** MATERIAL PROVIDED follows **

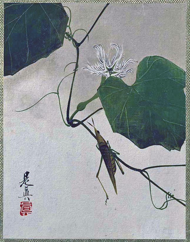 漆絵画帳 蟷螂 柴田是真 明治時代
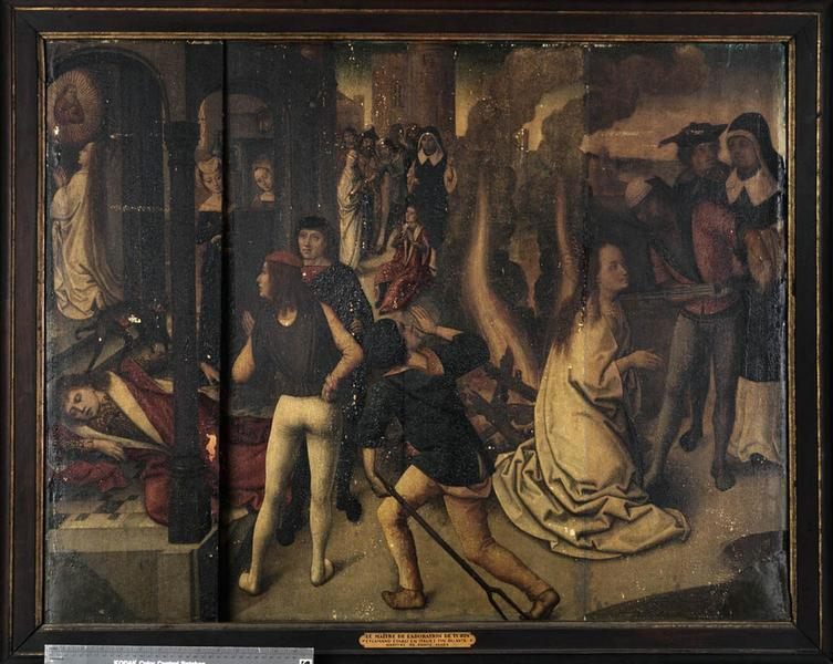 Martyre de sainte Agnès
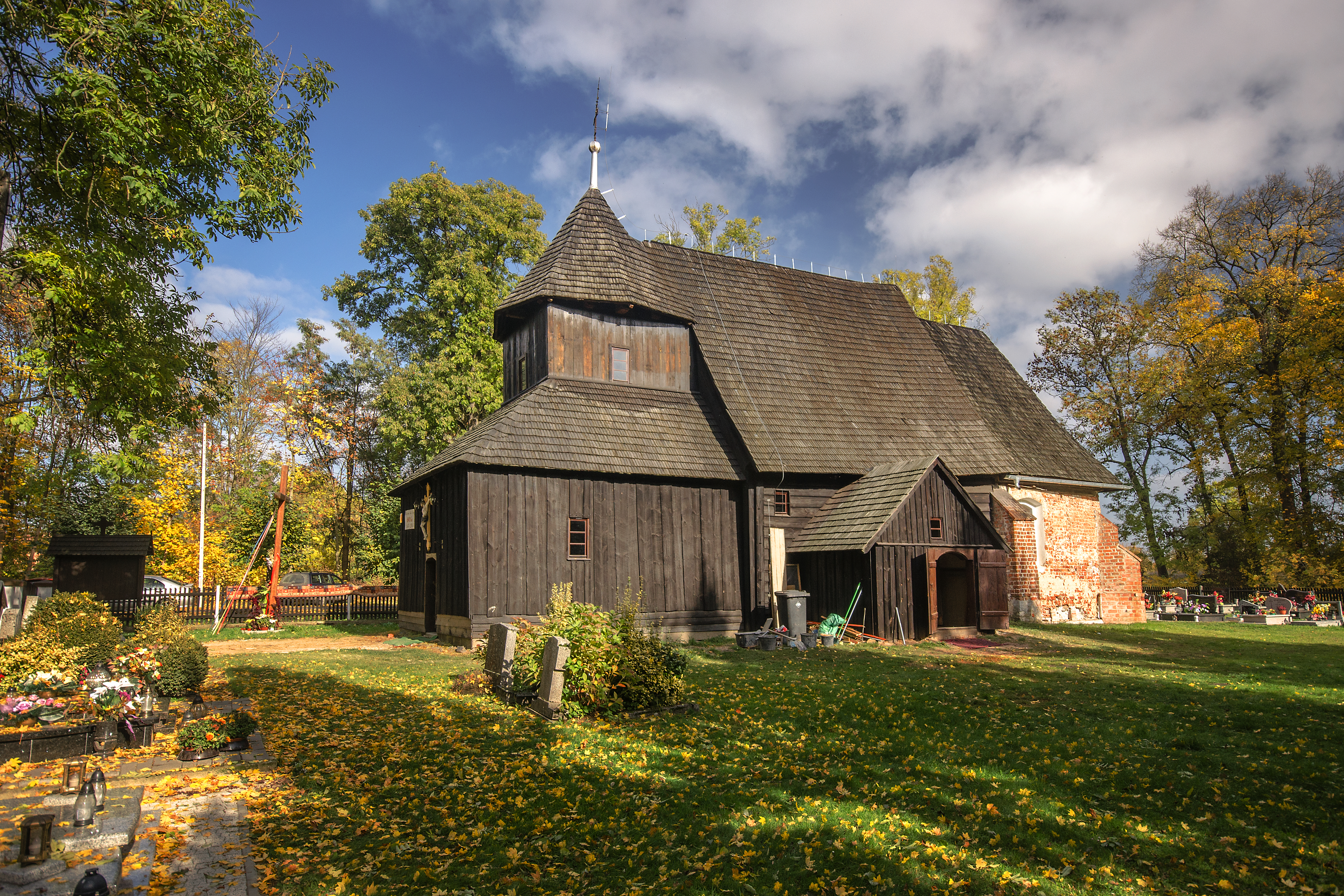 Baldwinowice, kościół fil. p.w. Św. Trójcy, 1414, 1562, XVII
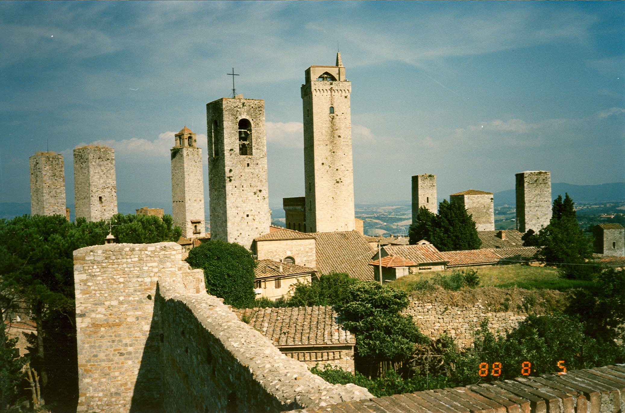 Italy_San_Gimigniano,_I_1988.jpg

** End of MATERIAL PROVIDED **

WHAT YOU WILL DO:
Copy exactly the lines running from the line with "Martyre de sainte Agnès" to the final line of the listing, keeping both ends and dropping any picture.

TASK ANSWER:
 Martyre de sainte Agnès
 Baldwinowice, kościół fil. p.w. Św. Trójcy, 1414, 1562, XVII
 Italy_San_Gimigniano,_I_1988.jpg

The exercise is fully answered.